Up until around 30 years ago, in the days of paper patient files, doctors were on pedestals and patients generally did as they were told, in a more patriarchal model of patient care. Over 2,400 years ago, Hippocrates wrote: “The physician ought also to be confidential, very chaste, sober, not a winebibber, and he ought to be fastidious in everything, for this is what the profession demands.”
Since Hippocrates, bedside manners have varied greatly. From low points during early 18th century England, when a motley crew of physicians, barber surgeons, apothecaries and quacks “treated” patients with dirty hands and instruments, selling a range of useless powders and potions, to the more austere and conventional late Victorian age, as medicine progressed towards being one of the most universally respected professions.
Before the first wide-scale use of effective antibiotics from the 1940s, it has been said that medical history was for the most part the history of placebos. The art of medicine, incorporating bedside manner, was often all that either doctor or patient could rely on.
Today, medical professionals are technocrats, consulting with the help of software packages linked to powerful databases and search engines. Patients rightly expect doctors to listen to their health concerns, do appropriate physical examinations and tests, and provide up to date, expert treatment advice.
We recognise a successful consultation with our doctor when we leave the surgery with a practical solution to our problem and a vibe that we have been an equal and respected partner in making health decisions.
Likewise, we know what happens when it all goes terribly wrong: the doctor didn’t listen, you were rushed through the consultation, or you were given some medication but little in the way of advice.
Teaching doctor communication
Medical students are taught a lot about communication during their studies. At my university for example, from year one of the graduate medical program, students are given regular feedback on ideal “doctor-patient” interactions from clinical teachers and from “standardised patients”, the hundreds of community volunteers from all walks of life who play the role of patients at the medical school.
Medical students are taught the skills with which to put their patient at ease, to take a comprehensive history relevant to the problem, and how to explore the biological, psychological and social aspects of a particular health issue for that person. Beginning from when the patient walks in, students are taught to employ open body language, polite and friendly introductions to establish rapport, to reassure regarding confidentiality, and to structure their questions in a logical and sensitive manner.
Even in their final year clinical examinations, 10% of the marks given to each student are from standardised patients, based on how likely they felt it was they would want to see the student again as their doctor.
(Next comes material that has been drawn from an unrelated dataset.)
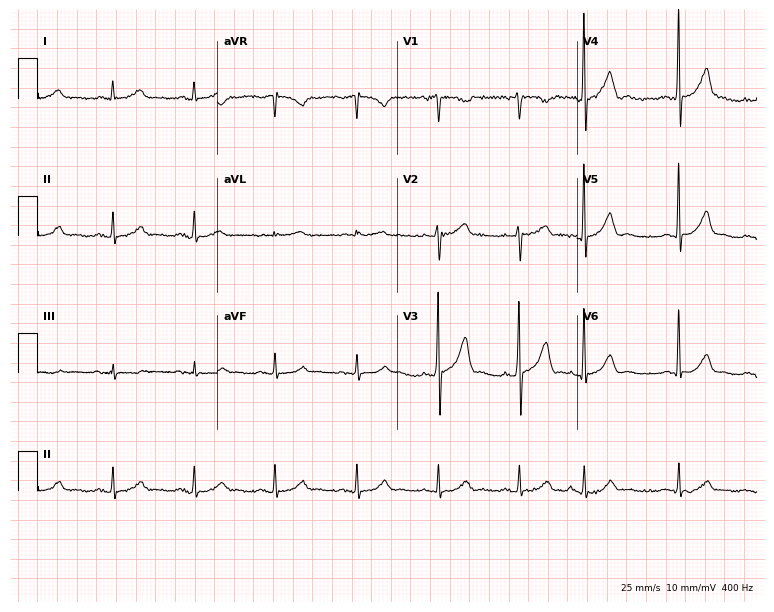
ECG (7.3-second recording at 400 Hz) — a 71-year-old male patient. Screened for six findings — first-degree AV block, right bundle branch block, left bundle branch block, sinus bradycardia, atrial fibrillation, sinus tachycardia — none is recorded. Only these six findings were labelled.
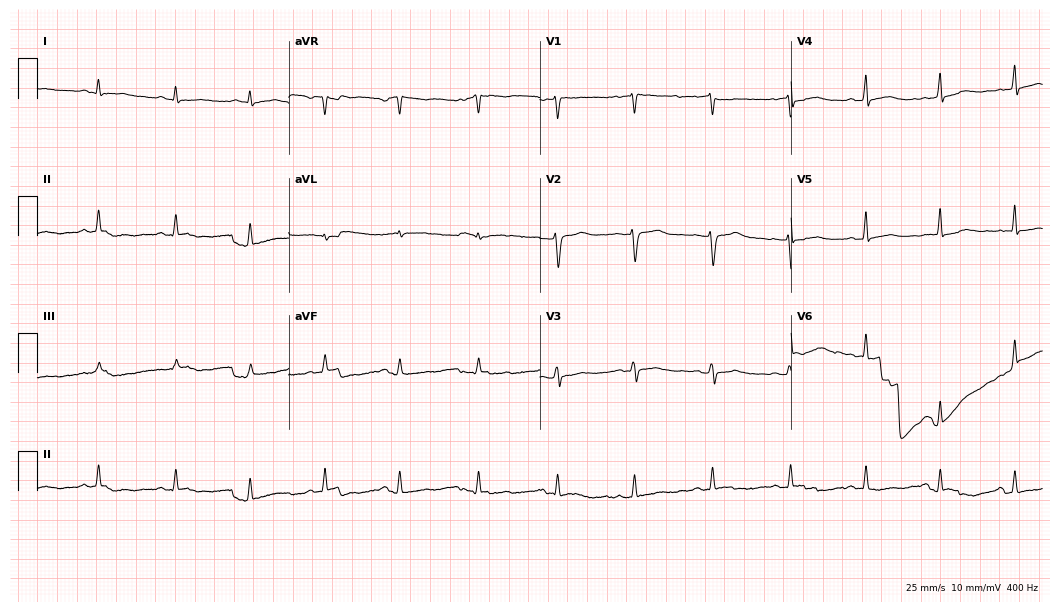
12-lead ECG from a 53-year-old male patient. Screened for six findings — first-degree AV block, right bundle branch block, left bundle branch block, sinus bradycardia, atrial fibrillation, sinus tachycardia — none is recorded.

There’s also evidence good bedside manner can benefit the patient, either from care that aims to build positive expectations, or from emotionally supportive care.
A study of patients with high blood pressure told to expect a higher repeat blood pressure reading revealed higher levels than those of similar patients told their second reading would be the same or reduced.
Studies of patients with breast cancer have identified a number of beneficial effects of doctors’ positive communication style. Providing treatment choice, involving patients in decision making, or touching the patient’s hand and providing support, may reduce long term anxiety and depression, contribute to higher quality of life, or even improve physical functioning.
Later in the medical course, students observe their clinical teachers to get a better grasp on patient communication. It’s vital students have excellent modelling of care for a patient in distress, or the considered, compassionate breaking of bad news to a patient.
How much empathy is too much?
This role modelling can be a double-edged sword. Many experienced doctors have evolved superb knowledge, skill and empathy towards their patients, and provide wonderful role models. However, as with any profession, there can also be negative role modelling, which can have a powerful impact on professional development, including bedside manner.
There is some evidence that as medical students evolve into medical professionals, they may experience an erosion of empathy.
The quandary for medical educators, and individual doctors, is how to develop the best balance of empathy with clinical competence. An ability to temporarily suppress empathy may assist the doctor’s brain to perform high level cognitive tasks and to emotionally detach while managing complex medical problems.
The practical ability of a surgeon operating on a brain aneurysm is obviously paramount, if they were thinking about their empathy for the patient in this moment they would not be able to perform in surgery. Another part of the puzzle is that, over time, risk of burnout and negative mental health effects may be greater for more empathetic doctors.